NBA Officiating and Technology
From Hoopedia
The National Basketball Association uses multiple technical solutions to ensure the highest quality officiating at all NBA games. Every year, these systems are enhanced and extended.
- Each NBA game is recorded onto a computer hard drive located in the referee's locker room. After the game, the officials plug in a flip disk and take the game with them to review on the plane. The referees grade themselves as they watch the replay, then submit their self-review to the league that same day.
- NBA officials also have the capability of hitting the locker room at halftime and instantly reviewing atypical calls or difficult situations from the first two quarters.

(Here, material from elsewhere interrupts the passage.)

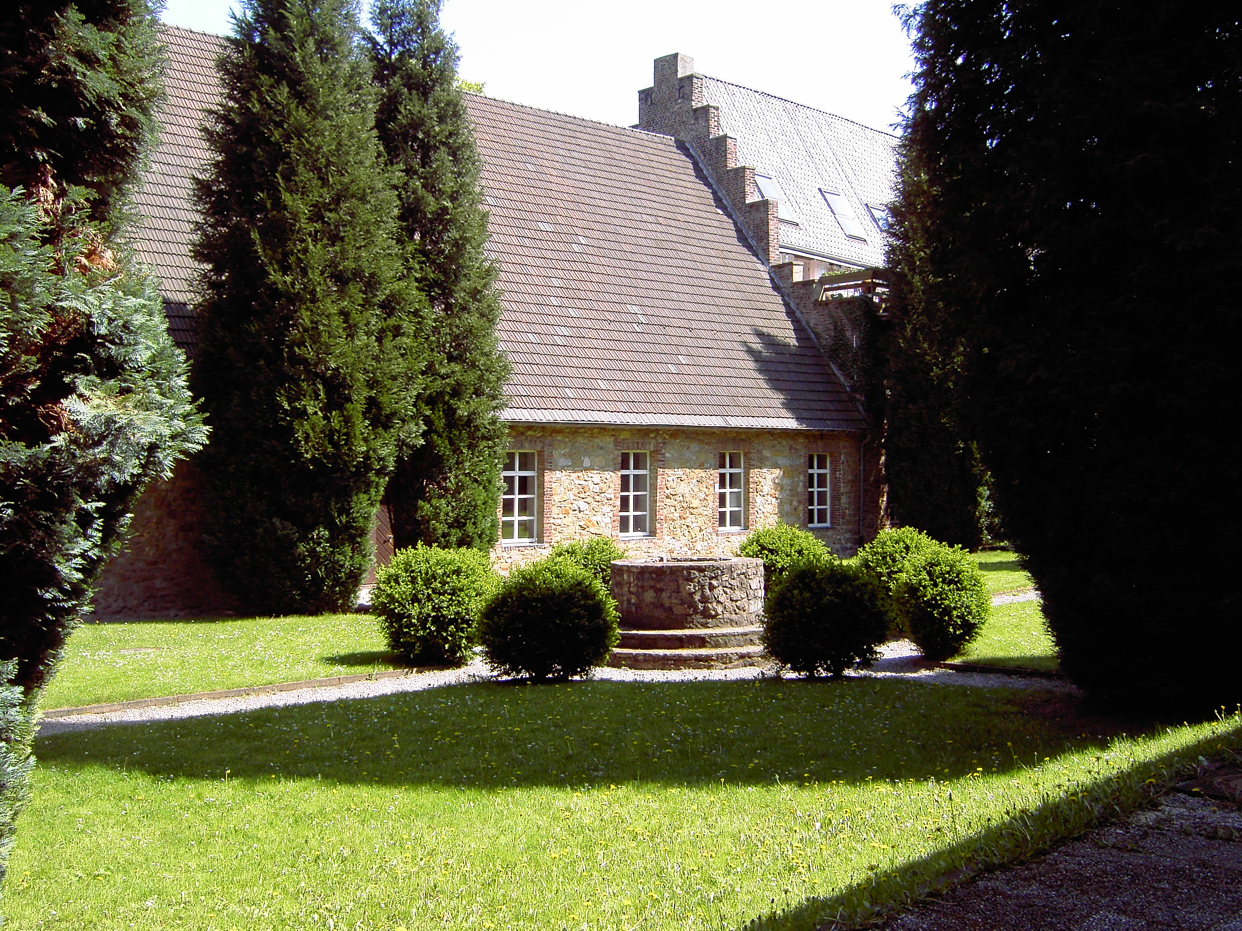 Innenhof der ehemaligen Klosters und der jetzigen Pfarrkirche St. Katharina (Wenau)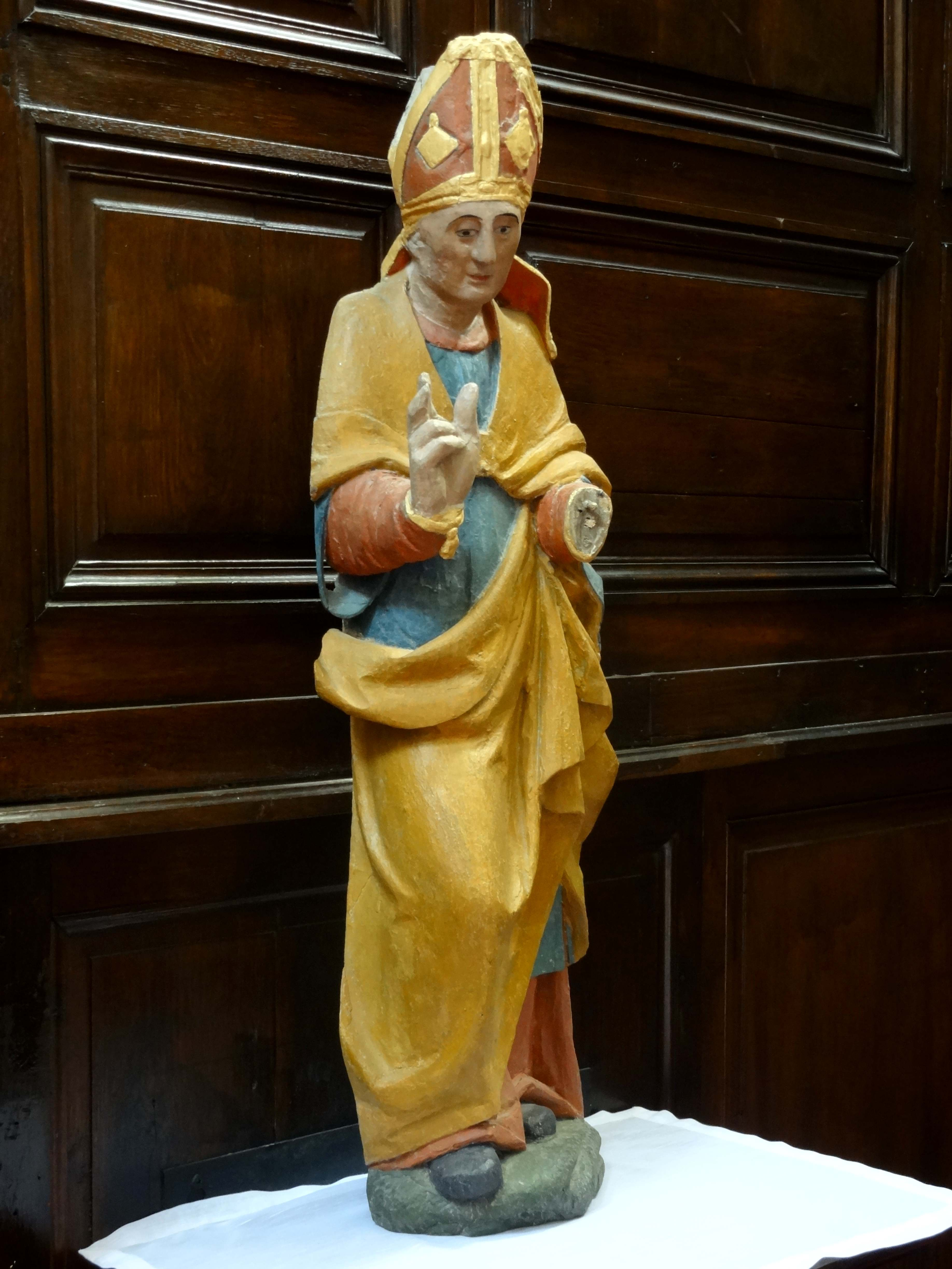 Mobilier de l'église - voir titre.

- NBA officials use television replays to view multiple angles of plays that happen at the end of each quarter. Any basket or foul that occurs at the quarter-ending buzzer is automatically reviewed to determine if the action in question happened before the quarter ended.
- Backboards at all arenas are outlined with a red LED light that illuminates when the game clock strikes zero.
- Lighting is installed along each sideline near midcourt to help referees determine where the ball was when the horn sounded.
- The NBA uses a sensing device attached to the referee's whistle to stop the clock automatically when the whistle is blown - this avoids the time lag that occurs when a sideline timekeeper listens for the whistle and then shuts off the clock. The clock then restarts when the refs press a tiny button at their waist as play resumes.